Dia melanjutkan, mereka yang menghambat upaya penegakan hukum pidana korupsi tersebut tidak bisa ditindak jika frasa “tidak langsung” dalam Pasal 21 UU Tipikor ditiadakan sebagaimana kehendak Pemohon. Menurutnya, frasa "tidak langsung" memiliki efek pencegahan (deterrence) terhadap upaya-upaya untuk menghambat proses penegakan hukum dalam perkara korupsi.
Dengan adanya ancaman pidana yang tegas terhadap perbuatan yang dengan sengaja mencegah, merintangi, atau menggagalkan proses hukum dalam perkara korupsi, baik yang dilakukan secara langsung maupun tidak langsung, diharapkan dapat mencegah pihak-pihak yang berniat untuk menghambat proses penegakan hukum. Berdasarkan analisis dampak, frasa "tidak langsung" dalam Pasal 21 UU Tipikor memiliki dampak yang positif dan signifikan terhadap upaya pemberantasan korupsi di Indonesia.
“Penghapusan frasa tersebut berpotensi mengurangi efektivitas pemberantasan korupsi dan menciptakan celah hukum yang dapat dimanfaatkan oleh pihak-pihak yang ingin menghambat proses penegakan hukum dalam perkara korupsi,” kata Redi.
Dia mengatakan frasa "tidak langsung" dalam Pasal 21 UU Tipikor, meskipun memiliki cakupan yang luas, memiliki makna yang cukup jelas dalam konteks hukum.

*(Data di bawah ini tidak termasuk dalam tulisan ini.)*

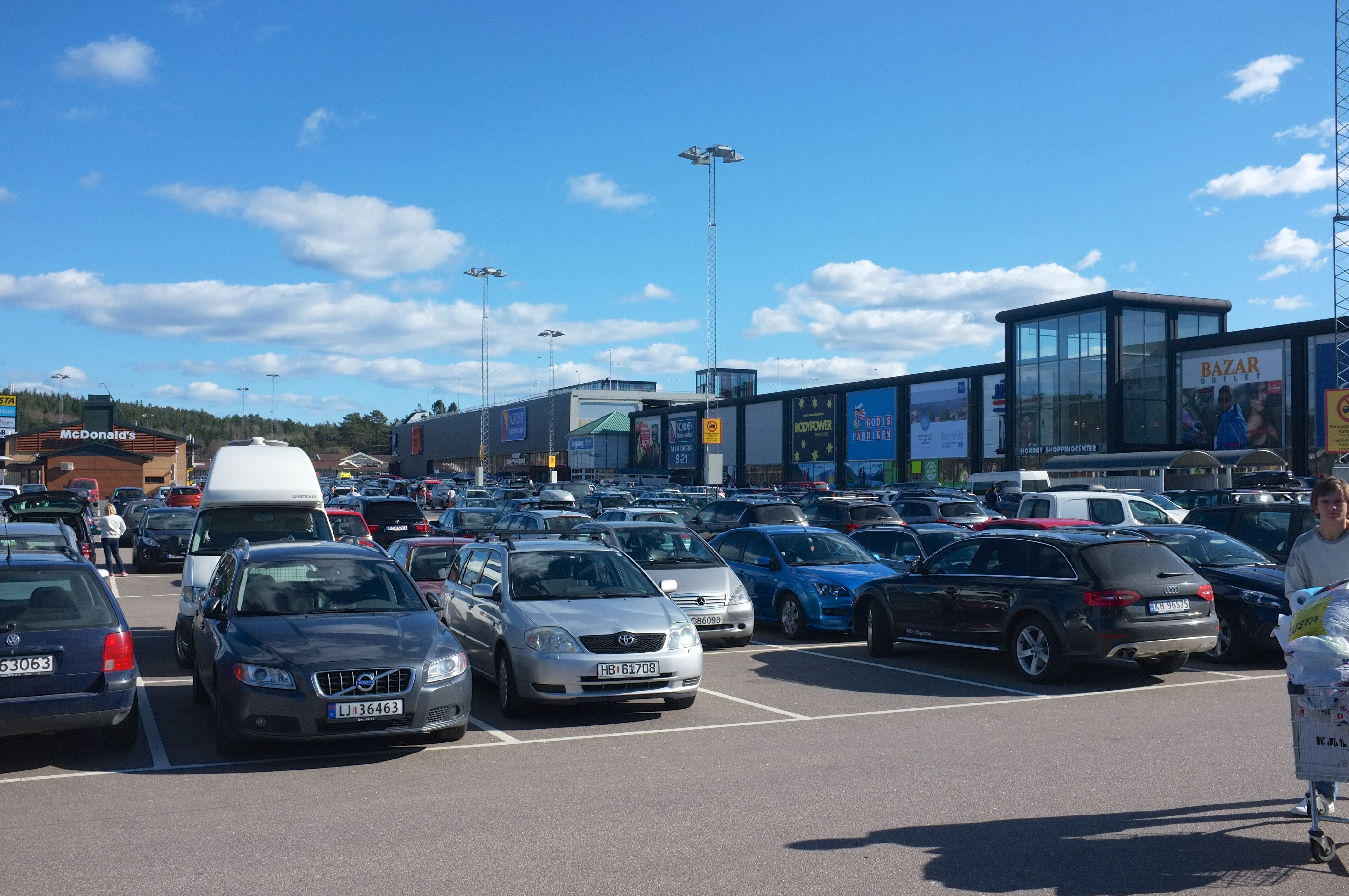 Nordby Shoppingcenter i Sverige.

Secara gramatikal, "tidak langsung" berarti melalui perantara atau tidak secara langsung. Dalam konteks Pasal 21 UU Tipikor, ini berarti perbuatan mencegah, merintangi, atau menggagalkan proses hukum yang dilakukan melalui cara-cara yang tidak langsung atau melalui perantara.

Upaya Pemberantasan Korupsi
Dosen Fakultas Hukum Universitas Al Azhar Indonesia Prof. Dr. Suparji, S.H., M.H. mengatakan Pasal 1 angka 1 serta frasa “tindak pidana korupsi” dalam Pasal 6 huruf e UU Komisi Pemberantasan Tindak Pidana Korupsi (KPK) justru merupakan instrumen perlindungan kepastian hukum terhadap upaya pemberantasan korupsi berupa upaya merintangi atau menghambat proses hukum pemberantasan tindak pidana korupsi.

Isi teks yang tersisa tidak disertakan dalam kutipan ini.